Hutchings Sam D, Watchorn James, Trovato Francesca, Napoli Salvatore, Mujib Salma F, Hopkins Philip, McPhail Mark
Department of Inflammation Biology, School of Immunology and Microbial Sciences, Faculty of Life Sciences and Medicine, King's College London, London, UK.
Department of Military Anaesthesia and Critical Care, Royal Centre for Defence Medicine, London, UK.
Shock. 2021 Jun 1;55(6):752-758. doi: 10.1097/SHK.0000000000001672.
Critically ill patients with COVID-19 infection frequently exhibit a hyperinflammatory response and develop organ failures; however, the underlying mechanisms are unclear. We investigated the microcirculatory, endothelial, and inflammatory responses in critically ill COVID-19 patients and compared them to a group of patients with septic shock in a prospective observational case control study. Thirty critically ill patients with COVID-19 were compared to 33 patients with septic shock.Measurements of sublingual microcirculatory flow using Incident Dark Field video-microscopy and serial measurements of IL-6 and Syndecan-1 levels were performed. COVID-19 patients had significantly less vasoactive drug requirement and lower plasma lactate than those with septic shock. Microcirculatory flow was significantly worse in septic patients than those with COVID-19 (MFI 2.6 vs 2.9 p 0.02, PPV 88 vs 97% P < 0.001). IL-6 was higher in patients with septic shock than COVID-19 (1653 vs 253 pg/mL, P 0.03). IL-6 levels in COVID 19 patients were not elevated compared to healthy controls except on the day of ICU admission. Syndecan-1 levels were not different between the two pathological groups. Compared to patients with undifferentiated septic shock an overt shock state with tissue hypoperfusion does not appear typical of COVID-19 infection. There was no evidence of significant sublingual microcirculatory impairment, widespread endothelial injury or marked inflammatory cytokine release in this group of critically ill COVID-19 patients.

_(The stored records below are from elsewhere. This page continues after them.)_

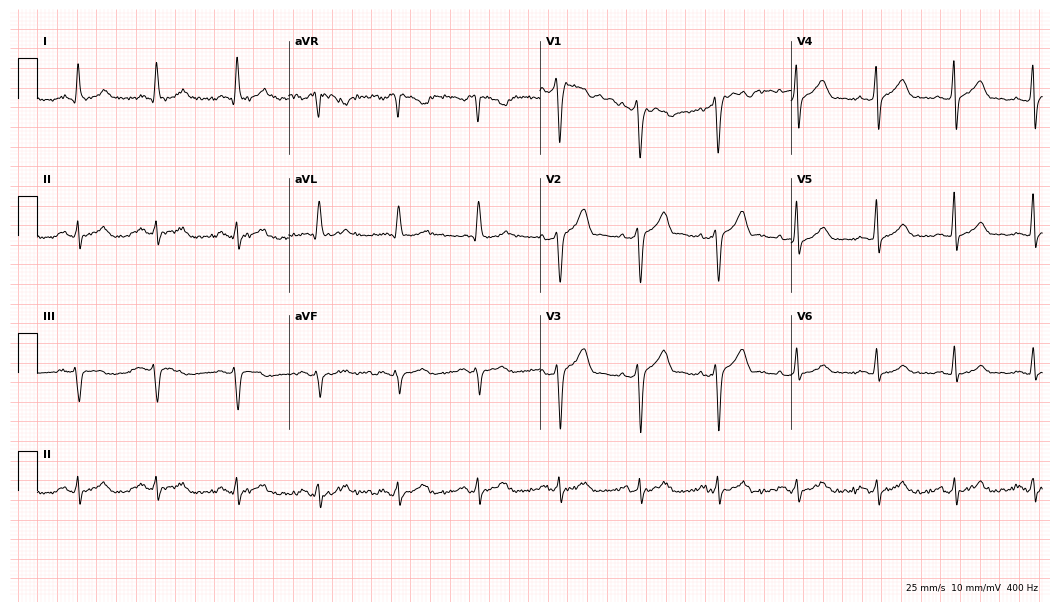
ECG (10.2-second recording at 400 Hz) — a 63-year-old male. Screened for six findings — first-degree AV block, right bundle branch block, left bundle branch block, sinus bradycardia, atrial fibrillation, sinus tachycardia — none is recorded.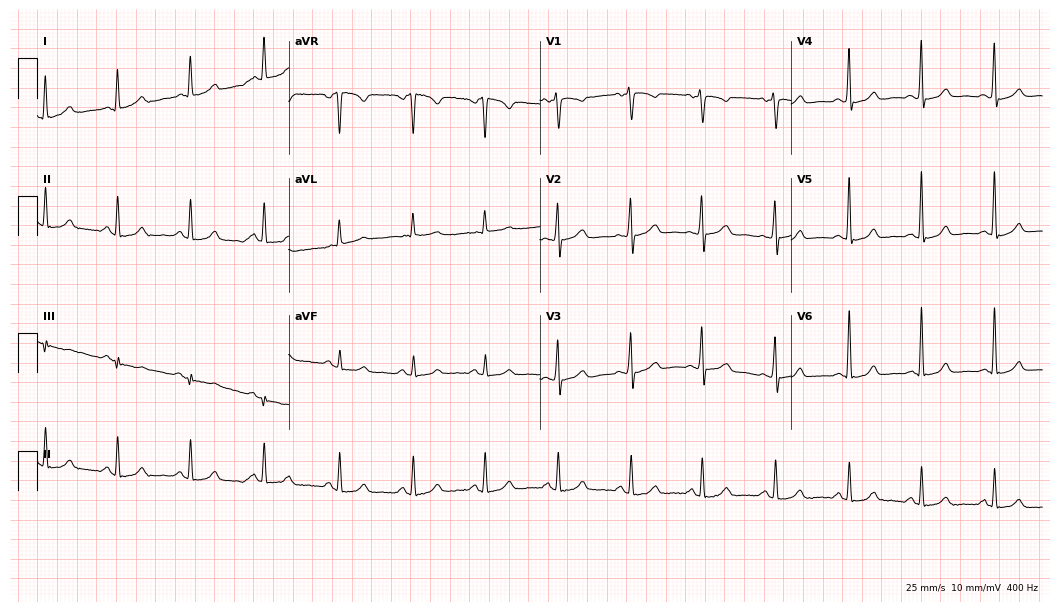
12-lead ECG from a 58-year-old female patient. Labelled as a normal ECG.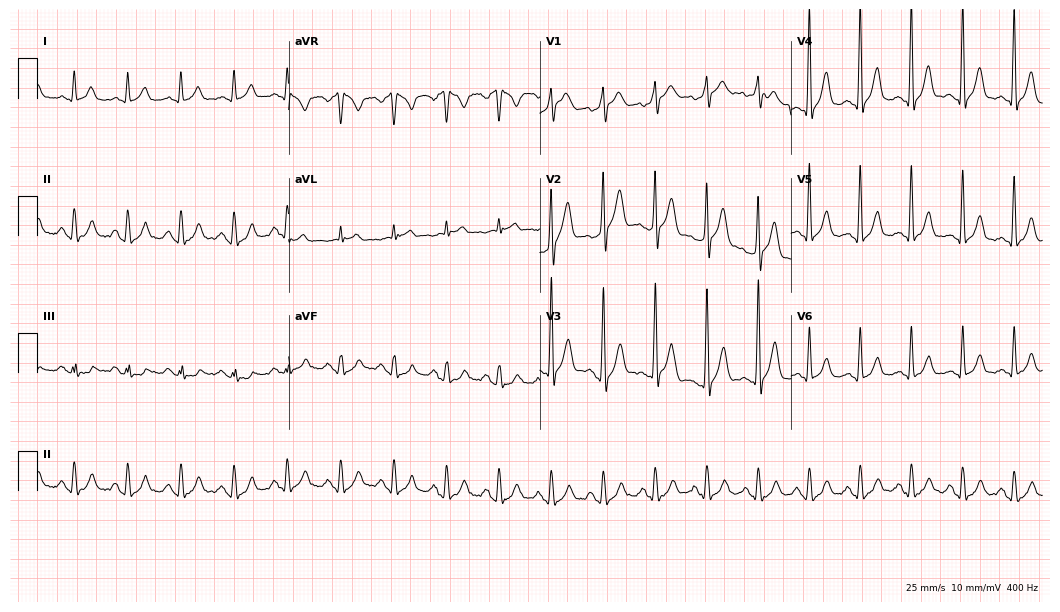
12-lead ECG from a male, 48 years old (10.2-second recording at 400 Hz). Shows sinus tachycardia (a sinus rate of 100 beats per minute or more).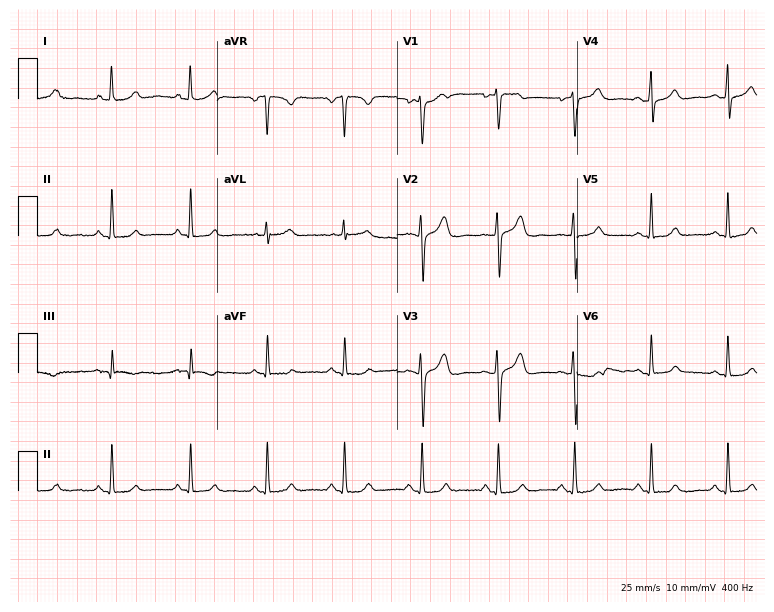
12-lead ECG from a 54-year-old female. Recorded interpretation: within normal limits.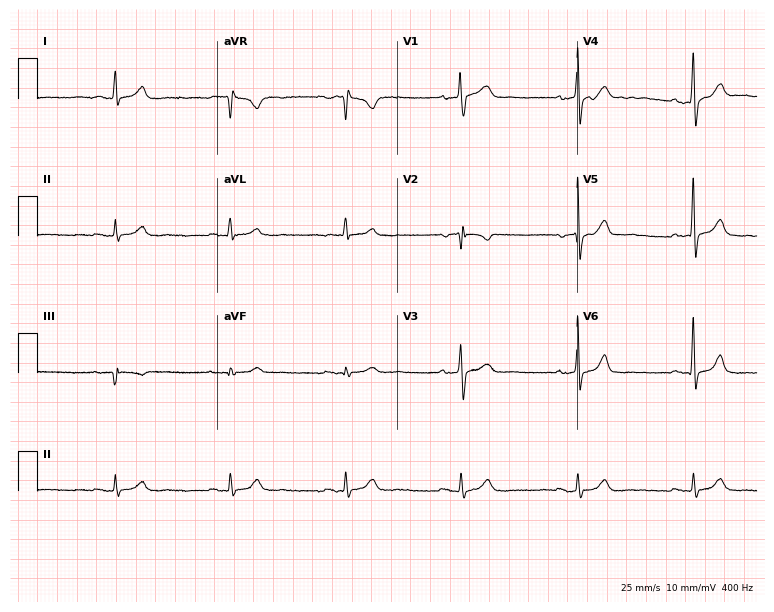
Electrocardiogram, a man, 58 years old. Overall reading on record: normal ECG.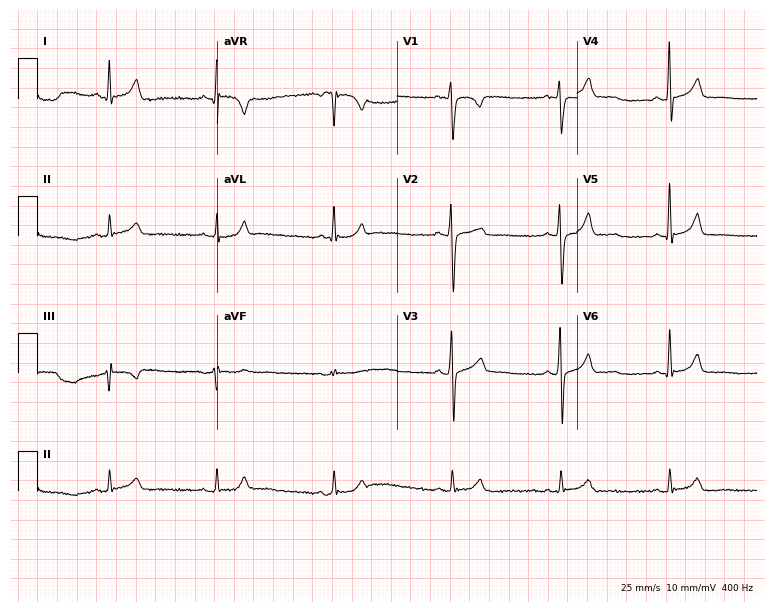
Electrocardiogram (7.3-second recording at 400 Hz), a male, 47 years old. Overall reading on record: normal ECG.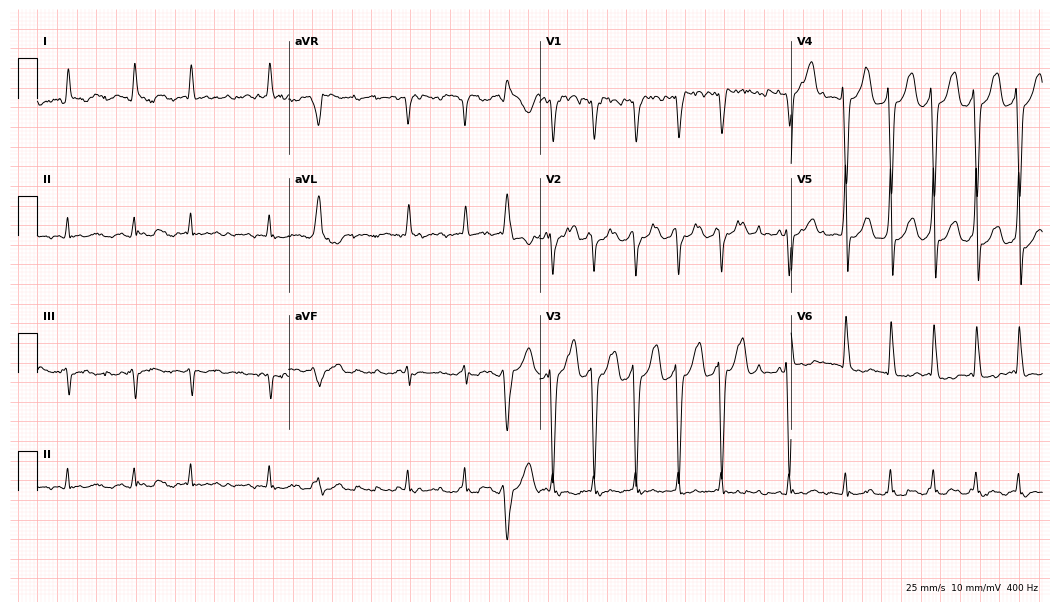
Electrocardiogram (10.2-second recording at 400 Hz), a 79-year-old male patient. Interpretation includes atrial fibrillation.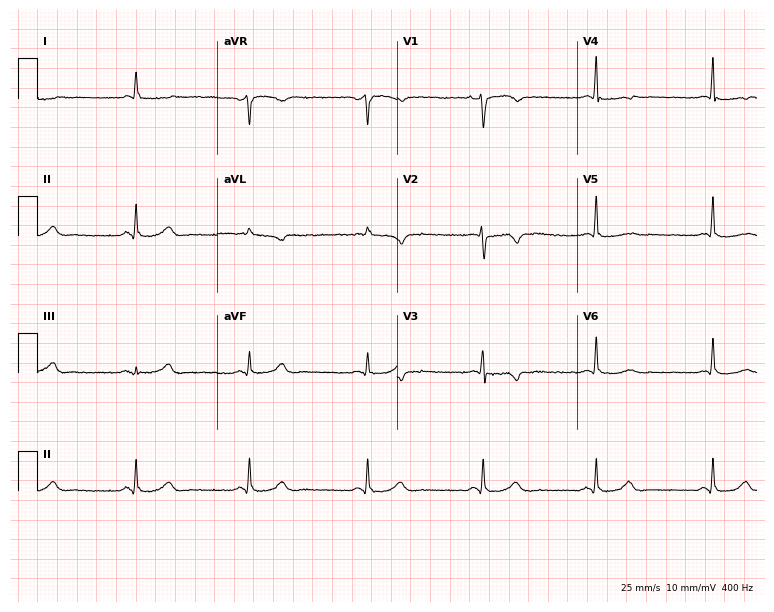
Resting 12-lead electrocardiogram (7.3-second recording at 400 Hz). Patient: a 76-year-old female. None of these six findings is recorded: first-degree AV block, right bundle branch block, left bundle branch block, sinus bradycardia, atrial fibrillation, sinus tachycardia. Findings outside these six are not listed.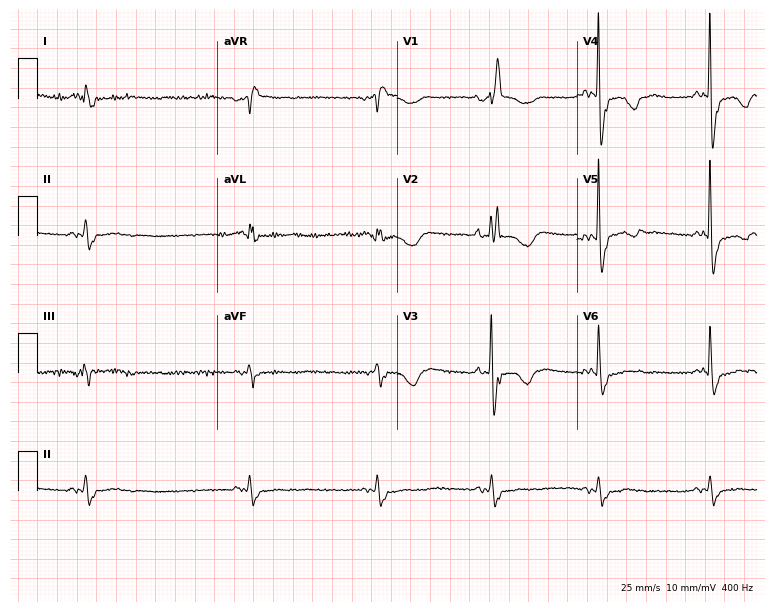
12-lead ECG from a 79-year-old female (7.3-second recording at 400 Hz). Shows right bundle branch block (RBBB).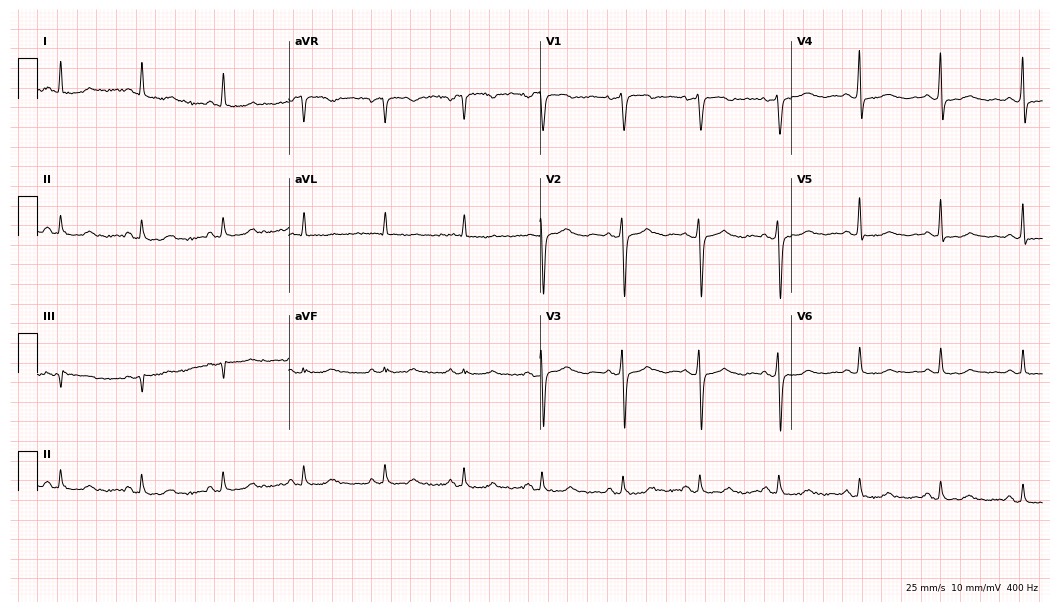
12-lead ECG from a 58-year-old female patient (10.2-second recording at 400 Hz). Recorded interpretation: within normal limits.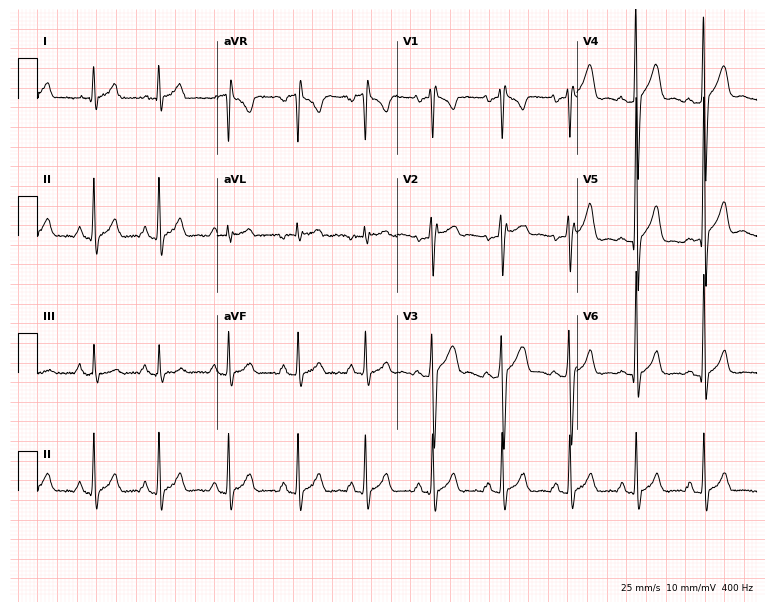
12-lead ECG from a male patient, 20 years old (7.3-second recording at 400 Hz). No first-degree AV block, right bundle branch block (RBBB), left bundle branch block (LBBB), sinus bradycardia, atrial fibrillation (AF) or sinus tachycardia recorded for this tracing. Findings outside these six are not listed.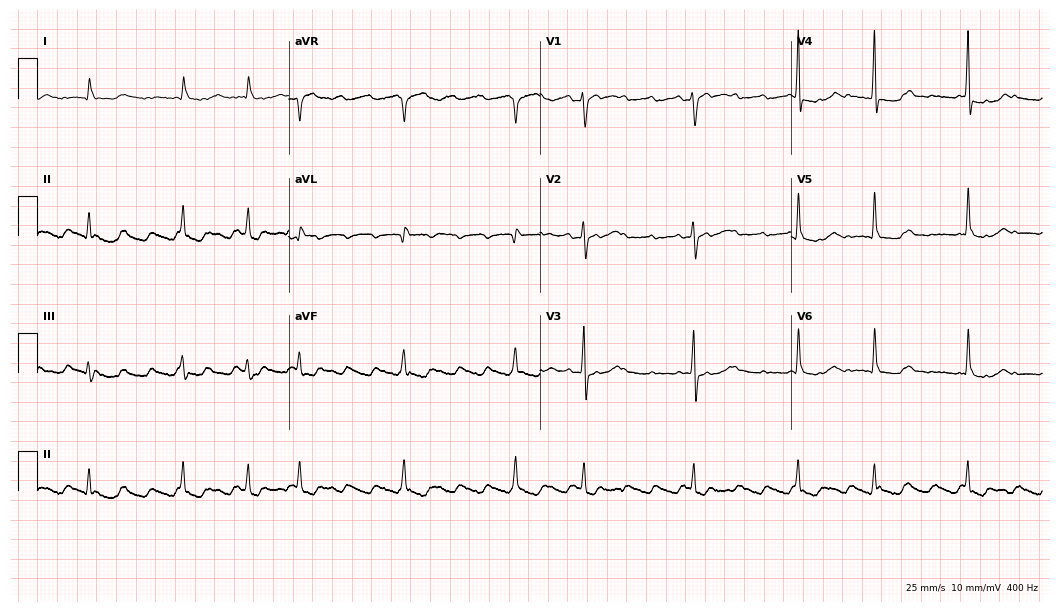
Resting 12-lead electrocardiogram (10.2-second recording at 400 Hz). Patient: a 71-year-old male. The tracing shows atrial fibrillation.

新型冠状病毒肺炎(COVID-19)感染的重症患者常表现出高炎症反应并发生器官功能衰竭;然而,其潜在机制尚不清楚。在一项前瞻性观察性病例对照研究中,我们调查了COVID-19重症患者的微循环、内皮细胞和炎症反应,并将其与一组感染性休克患者进行比较。将30例COVID-19重症患者与33例感染性休克患者进行比较。使用入射暗场视频显微镜测量舌下微循环血流,并对白细胞介素-6(IL-6)和 Syndecan-1水平进行连续测量。与感染性休克患者相比,COVID-19患者对血管活性药物的需求量显著减少,血浆乳酸水平更低。感染性休克患者的微循环血流明显比COVID-19患者差(微血管血流灌注指数[MFI] 2.6对2.9,P = 0.02;灌注良好血管比例[PPV] 88%对97%,P<0.001)。感染性休克患者的IL-6水平高于COVID-19患者(1653对253 pg/mL,P = 0.03)。除重症监护病房(ICU)入院当天外,COVID-19患者的IL-6水平与健康对照相比并未升高。两个病理组之间的Syndecan-1水平没有差异。与未分化感染性休克患者相比,明显的休克状态伴组织灌注不足在COVID-19感染中似乎并不典型。在这组COVID-19重症患者中,没有证据表明存在明显的舌下微循环障碍、广泛的内皮损伤或显著的炎症细胞因子释放。